Example: Find the surface area of a hemisphere whose radius measures 7 units. (Use π = 22/7)
Solution:
The radius of the hemisphere = 7 units
Surface area of a hemisphere = 3 π r^{2} = 3 (22/7) 7^{2} = 3 × 22 × 7 = 462 units^{2}
Answer: Surface area of the hemisphere = 462 units^{2}
Let us have a look at a few solved examples to understand the area of a hemisphere better.
Solved Examples on Surface Area of a Hemisphere

Example 1: Find the total surface area of a hemisphere with radius = 21 units. (Use π = 22/7)
Solution:
Radius of the hemisphere = 21 units
Using total surface area of a hemisphere formula,
Total surface area of a hemisphere = 3 π r^{2} = 3 (22/7) 21^{2} = 3 × 22 × 21 × 3 = 4158 units^{2}Answer: Total surface area of the hemisphere = 4158 units^{2}

Example 2: Using the surface area of a hemisphere formula, find the radius of the hemisphere given its total surface area = 462 units^{2}. (Use π = 22/7)
Solution:
The total surface area of a hemisphere = 462 units^{2}
3 π r^{2} = 462
r^{2} = 462/(3π) = 49
r = 7 units
Answer: Radius of the hemisphere = 7 units
FAQs on the Surface Area of a Hemisphere
How Do You Find the Surface Area of a Hemisphere?

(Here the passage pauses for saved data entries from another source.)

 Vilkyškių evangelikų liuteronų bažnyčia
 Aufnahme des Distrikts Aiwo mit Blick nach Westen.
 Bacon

The surface area of a hemisphere can be calculated using different formulas for the hollow and solid hemisphere, depending upon the area being curved or total surface area.
 The total surface area of a hemisphere = 3πr^{2}, where 'r' is the radius of the sphere.

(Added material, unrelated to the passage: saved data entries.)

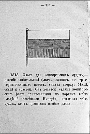 Статья 1313 Морского устава Российской империи 1899 года и прилагающееся к ней чёрно-белое изображение бело-сине-красного флага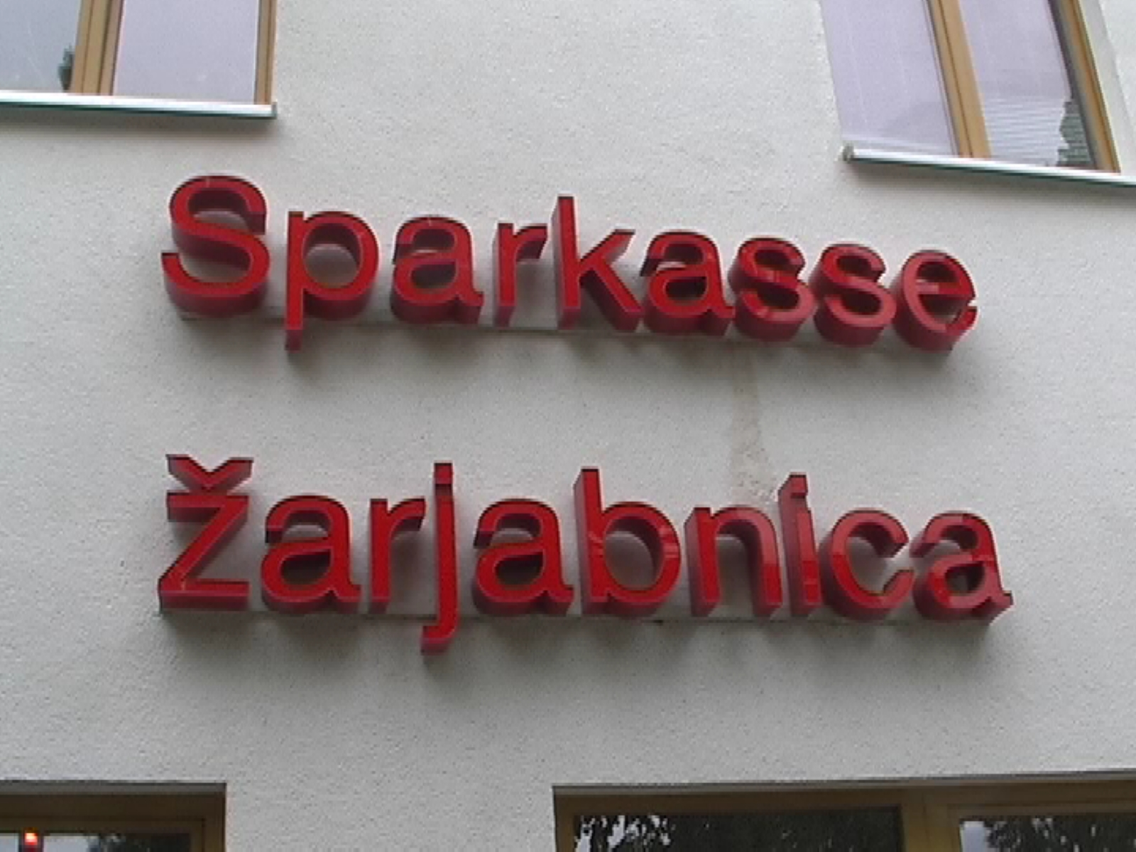 lutowarnja, Borkowy (Błóta)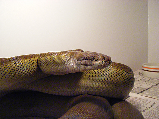 PYTHON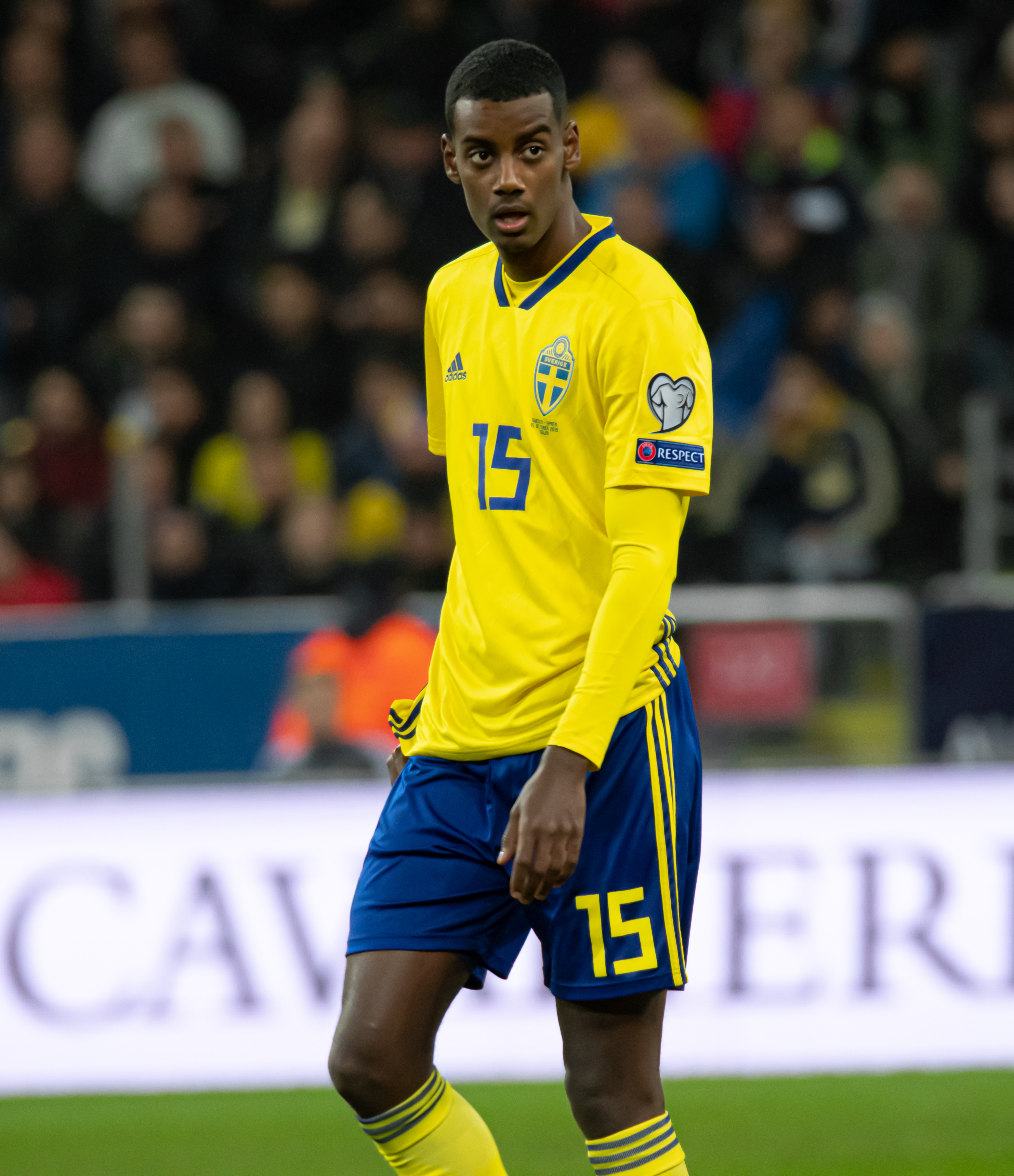 UEFA EURO qualifiers Sweden vs Spain 20191015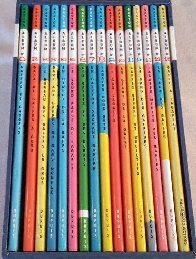 Les albums de Gaston, ici à dos ronds.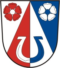 Slapy, okres Tábor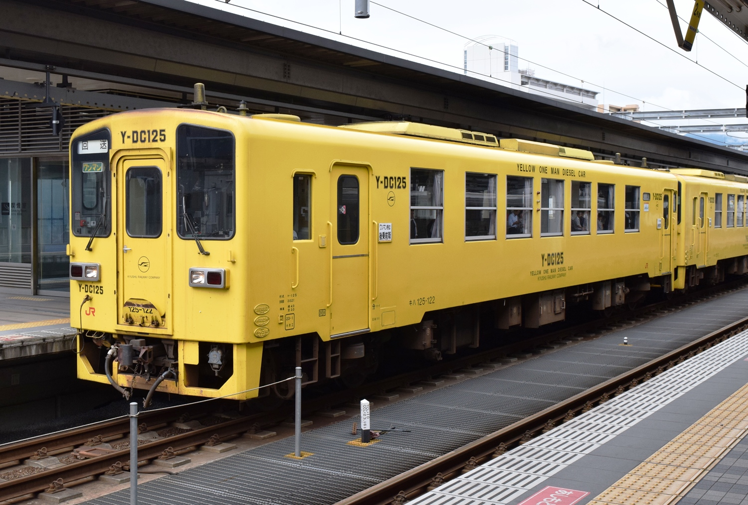 大分駅にて撮影

 The curved surface area of a hemisphere = 2πr^{2}, where 'r' is the radius of the sphere.
 The total surface area of a hollow hemisphere = 2π (\(r_2\)^{2 }+ \(r_1\)^{2}) + π(\(r_2\)^{2} – \(r_1\)^{2}) (or) 3 π \(r_2\)^{2} + π \(r_1\)^{2}, where, \(r_1\) is the radius of internal hemisphere, and \(r_2\) is the radius of external hemisphere
What Is the Total Surface Area of a Hollow Hemisphere?

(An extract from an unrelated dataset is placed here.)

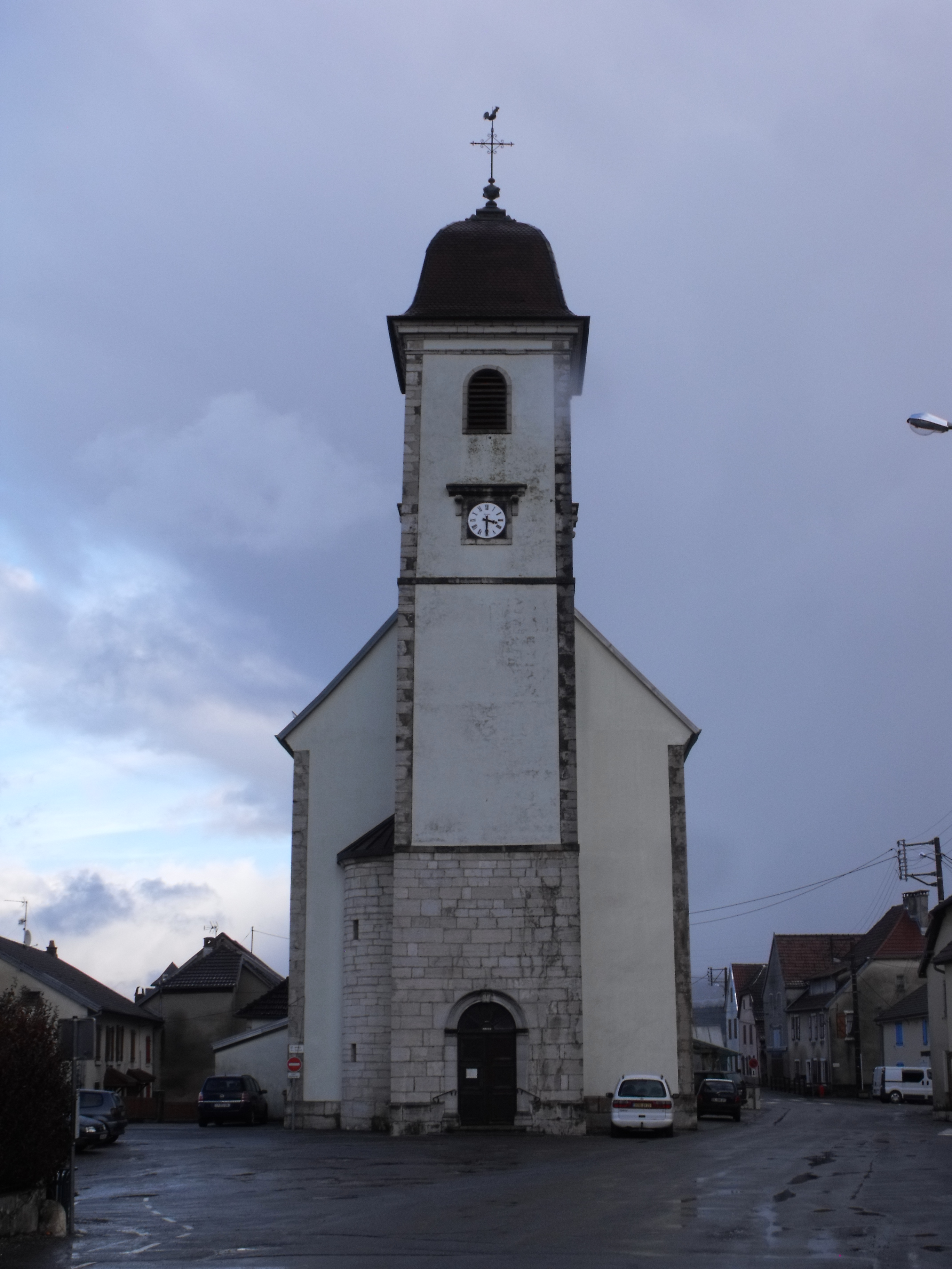 Eglise de Blamont, Doubs, France

The total space occupied or covered by the curved surface and the base surface of the hemisphere is defined as the total surface area of a hemisphere. For a hollow hemisphere, if its inner radius (r) and outer radius (R) are given, then its area can be given by: total surface area of a hollow hemisphere = outer curved surface area + inner curved surface area + base area
TSA = 2 π R^{2} + 2 π r^{2} + π (R^{2}  r^{2})
TSA = 3 π R^{2} + π r^{2}
What Is the Base Area of a Hemisphere?
For a hemisphere, if its radius (r) is given, then its base area can be given by: base area of a hemisphere = area of the base circle = π r^{2}
What Is the Lateral Surface Area of a Hemisphere?
The lateral surface area of a hemisphere is the region bounded by the curved surface of the hemisphere. For a hemisphere, if its radius (r) is given, then its lateral surface area can be given by: lateral surface area = 1/2 (lateral surface area of a sphere) = 1/2 (4 π r^{2}) = 2 π r^{2}
What Is the Total Surface Area of Hemispherical Shell?
Total surface area of a hemispherical shell can be found using the formula, TSA = 2π (\(r_2\)^{2 }+ \(r_1\)^{2}) + π(\(r_2\)^{2} – \(r_1\)^{2}) (or) 3 π \(r_2\)^{2} + π \(r_1\)^{2}, where, \(r_1\) is the radius of internal hemispherical shell, and \(r_2\) is the radius of external hemispherical shell.
What Is the Formula of Total Surface Area of a Hollow Hemisphere?
Total surface area of a hollow hemisphere shell can be calculated using the formula, TSA = 2π (\(r_2\)^{2 }+ \(r_1\)^{2}) + π(\(r_2\)^{2} – \(r_1\)^{2}) (or) 3 π \(r_2\)^{2} + π \(r_1\)^{2}, where, \(r_1\) is the radius of internal hemisphere, and \(r_2\) is the radius of external hemisphere.